Grain sorghum requires roughly one-third less water than corn, making it the crop of choice in semiarid Southern Plains regions where irrigation is limited or prohibitively expensive. Sorghum yields per acre are typically lower than irrigated corn but production costs are also substantially reduced. Chinese import demand has made sorghum export markets a significant revenue driver, though trade policy volatility has introduced pricing uncertainty that complicates forward contracting strategies documented in USDA ERS[11] trade data [4].
What role does malting barley play in farm revenue?

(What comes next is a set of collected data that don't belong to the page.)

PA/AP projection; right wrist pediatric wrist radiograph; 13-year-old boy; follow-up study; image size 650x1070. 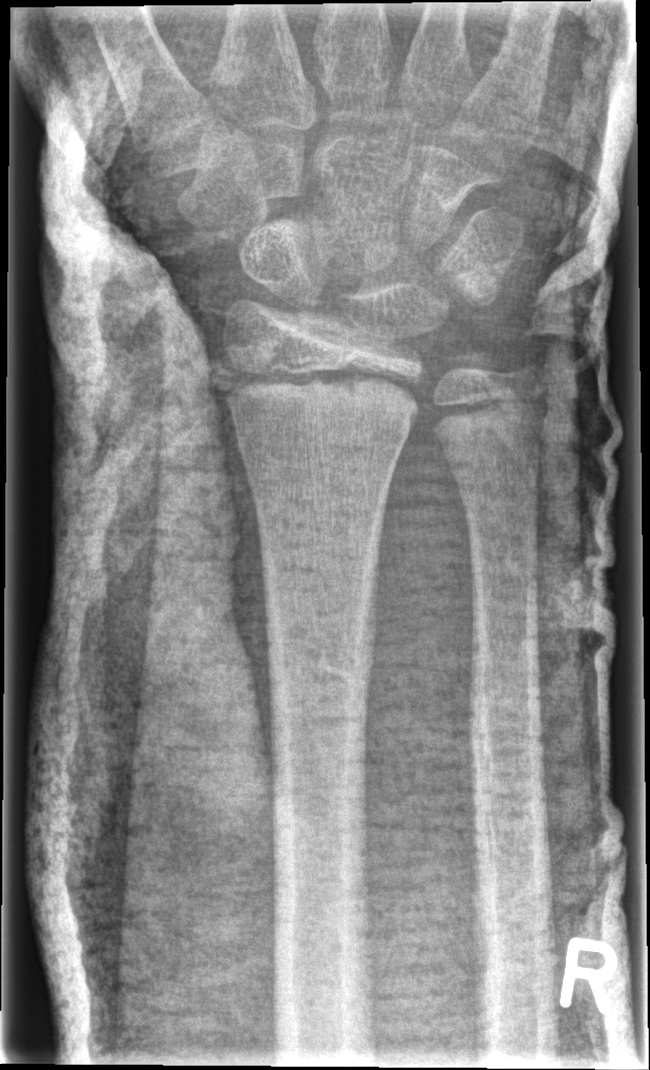 {"fracture": "[x1=215, y1=351, x2=427, y2=446]", "ao": "23r-E/2.1; 23u-E/1"}
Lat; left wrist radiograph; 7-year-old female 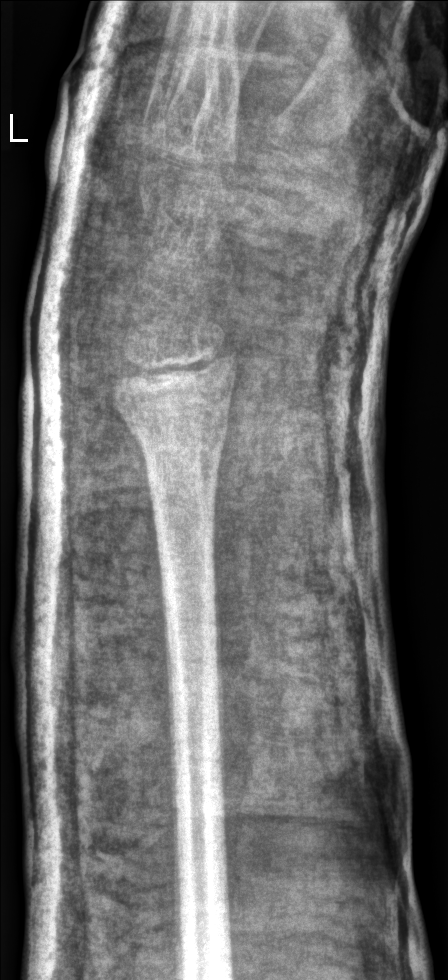

  # pixel coordinates, top-left origin, xyxy
  fracture: 1 @ (left=113, top=386, right=232, bottom=476)

Malting barley commands substantial premiums over feed barley when it meets brewery quality specifications for protein content, kernel plumpness, and germination rates. Producers typically grow malting barley under contract with maltsters or grain companies that guarantee a price premium contingent on quality acceptance. Rejection to feed grade represents a considerable financial risk, as feed barley prices may be 30 to 40 percent lower than malting premiums. Idaho, Montana, and North Dakota lead malting barley production per USDA NASS[4] data [5].

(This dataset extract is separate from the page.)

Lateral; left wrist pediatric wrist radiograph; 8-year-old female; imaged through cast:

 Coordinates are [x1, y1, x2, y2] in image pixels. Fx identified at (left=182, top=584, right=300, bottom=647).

How are alternative grain farms typically valued?
Valuation methods follow the same asset-based framework used for major grain crops, with per-acre land values anchoring the analysis. Appraisers adjust for soil suitability to specific alternative grains, water access for sorghum operations, and proximity to malting facilities for barley farms. Income capitalization approaches must account for the typically lower gross revenue per acre relative to corn or soybean operations, which can compress land values in regions where alternative grains are the primary viable crop [8].

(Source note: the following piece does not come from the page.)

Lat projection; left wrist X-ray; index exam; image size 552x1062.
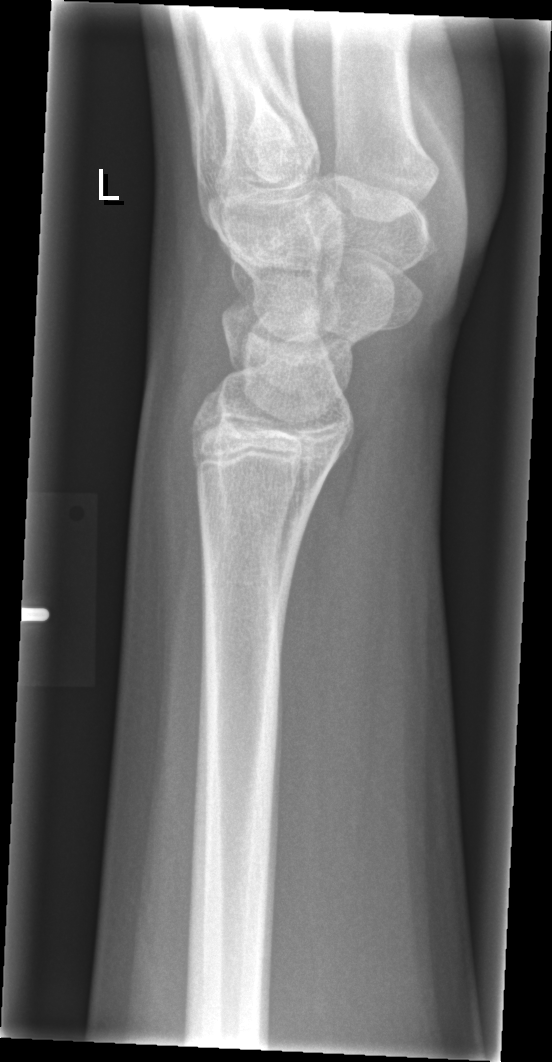

No Fx annotated.

What export markets matter for this industry?
Grain sorghum exports to China have represented the single largest international demand driver, though purchases have swung sharply with bilateral trade policy decisions. Barley exports flow primarily to Japan, Mexico, and other Western Hemisphere destinations. Oat exports are modest but growing as consumer demand for oat-based food products increases globally. Wild rice commands premium prices in specialty export channels targeting European and Asian food service markets, as tracked by the USDA Foreign Agricultural Service[12] [4].
What trends are shaping the alternative grain farming industry?
Growing interest in regenerative agriculture is boosting demand for diverse crop rotations that include oats, barley, and other cover-crop-capable grains. Craft brewery expansion is driving premium malting barley demand and encouraging contract production relationships between farmers and regional malthouses. Climate adaptation in the Southern Plains is shifting acreage from corn to grain sorghum as water tables decline and irrigation costs rise. Specialty grain markets for ancient and heirloom varieties such as emmer, spelt, and einkorn are creating niche revenue opportunities tracked by the USDA Economic Research Service[11] [3].

Sources & References

Government datasets and editorial sources used in this report.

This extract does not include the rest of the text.